• [Task description] Below are some records; quote exactly the lines from the one that contains "abitazioni occupate |" through the one that contains "2011.0 | 113.323 |", inclusive, and no others.

[Dataset items]
- Opening Delimiter -

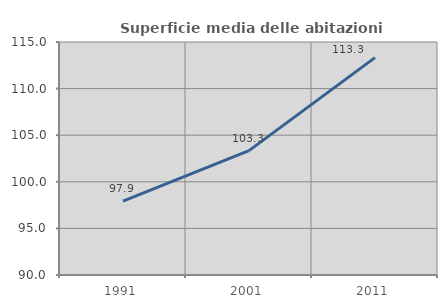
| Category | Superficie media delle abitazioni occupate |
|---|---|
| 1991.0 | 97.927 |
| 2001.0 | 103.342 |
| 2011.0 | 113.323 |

- Closing Delimiter -
- Opening Delimiter -

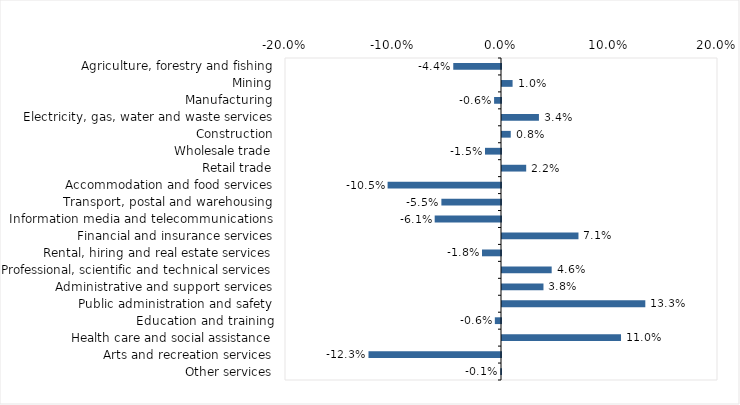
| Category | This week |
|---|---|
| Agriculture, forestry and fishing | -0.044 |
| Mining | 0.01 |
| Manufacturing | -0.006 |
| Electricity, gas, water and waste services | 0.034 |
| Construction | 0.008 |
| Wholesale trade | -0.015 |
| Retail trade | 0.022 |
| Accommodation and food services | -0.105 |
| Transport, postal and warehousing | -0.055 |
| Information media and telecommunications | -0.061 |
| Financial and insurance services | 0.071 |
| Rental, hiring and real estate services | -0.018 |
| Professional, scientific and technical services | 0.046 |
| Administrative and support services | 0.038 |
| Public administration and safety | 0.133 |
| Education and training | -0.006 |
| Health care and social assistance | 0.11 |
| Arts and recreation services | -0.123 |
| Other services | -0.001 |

- Closing Delimiter -
- Opening Delimiter -

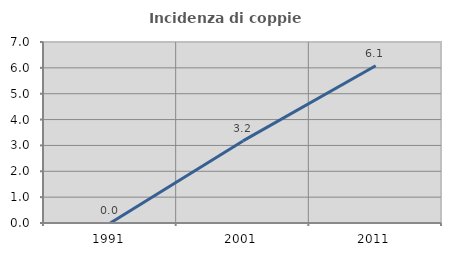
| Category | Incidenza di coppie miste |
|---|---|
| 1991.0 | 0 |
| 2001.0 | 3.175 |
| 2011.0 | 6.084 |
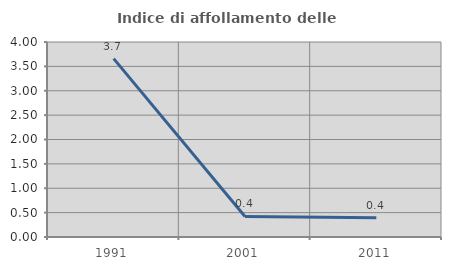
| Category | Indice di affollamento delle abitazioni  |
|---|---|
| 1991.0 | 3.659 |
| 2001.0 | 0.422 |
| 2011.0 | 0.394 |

- Closing Delimiter -

• [Solution below]
| Category | Superficie media delle abitazioni occupate |
|---|---|
| 1991.0 | 97.927 |
| 2001.0 | 103.342 |
| 2011.0 | 113.323 |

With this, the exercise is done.